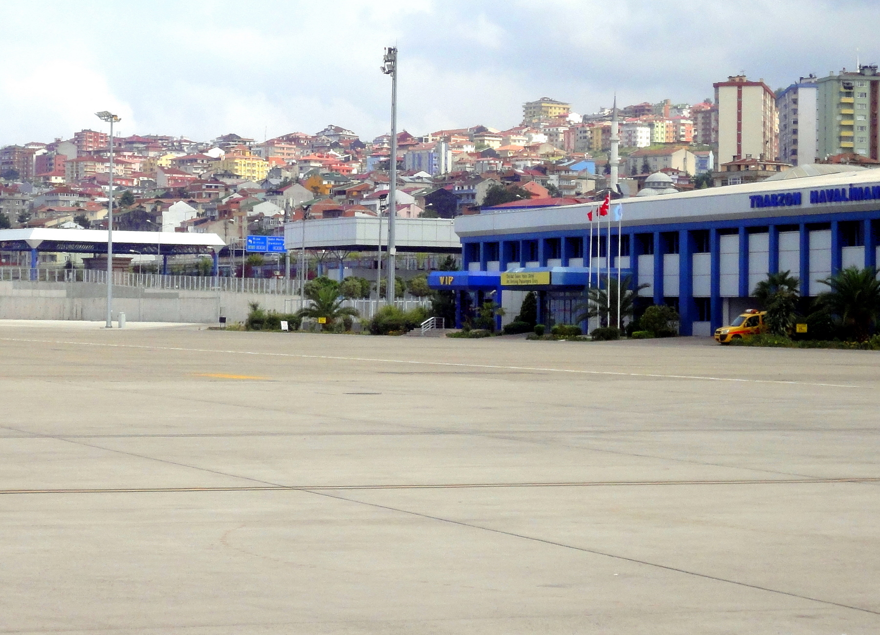 Port lotniczy
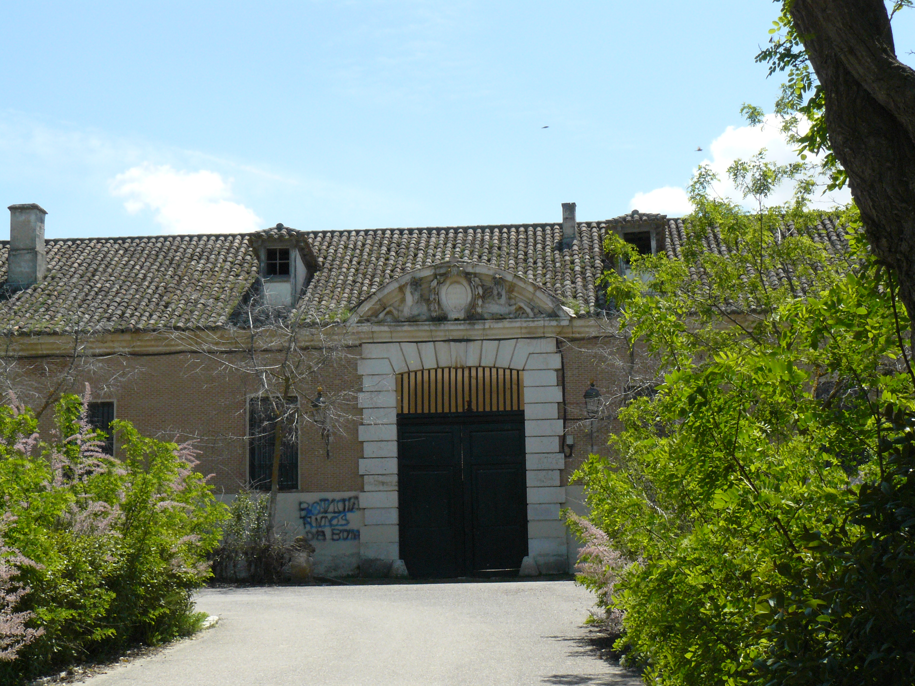 Casa de la Monta, caballerizas reales.
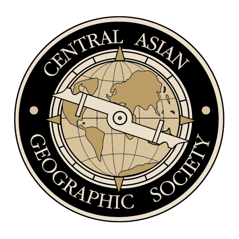 Логотип Центрально Азиатского географического общества Logo CAGS
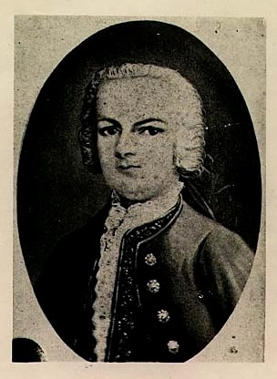 Retrato de Manuel Antonio Warnes (1727-1802) militar español de origen irlandés. Sirvió en Buenos Aires como alcalde y regidor.
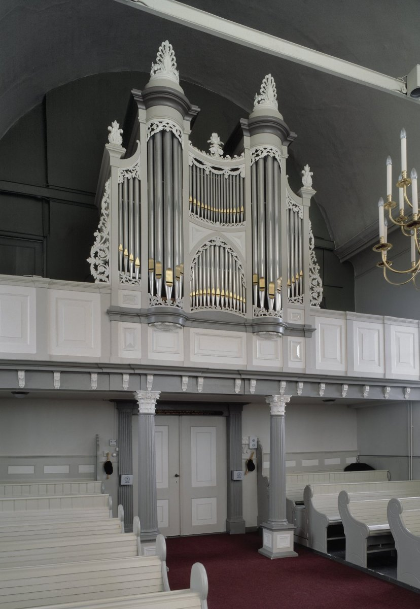 Nederlands Hervormde Kerk: Interieur, aanzicht orgel, orgelnummer 695 (opmerking: Gefotografeerd voor Het Historische Orgel in Nederland 1850-1858)
═══
TASK DIRECTIONS: An exact, word-for-word copy of the records is expected, with no pictures in it.

REPLY:
 Port lotniczy
 Casa de la Monta, caballerizas reales.
 Логотип Центрально Азиатского географического общества Logo CAGS
 Retrato de Manuel Antonio Warnes (1727-1802) militar español de origen irlandés. Sirvió en Buenos Aires como alcalde y regidor.
 Nederlands Hervormde Kerk: Interieur, aanzicht orgel, orgelnummer 695 (opmerking: Gefotografeerd voor Het Historische Orgel in Nederland 1850-1858)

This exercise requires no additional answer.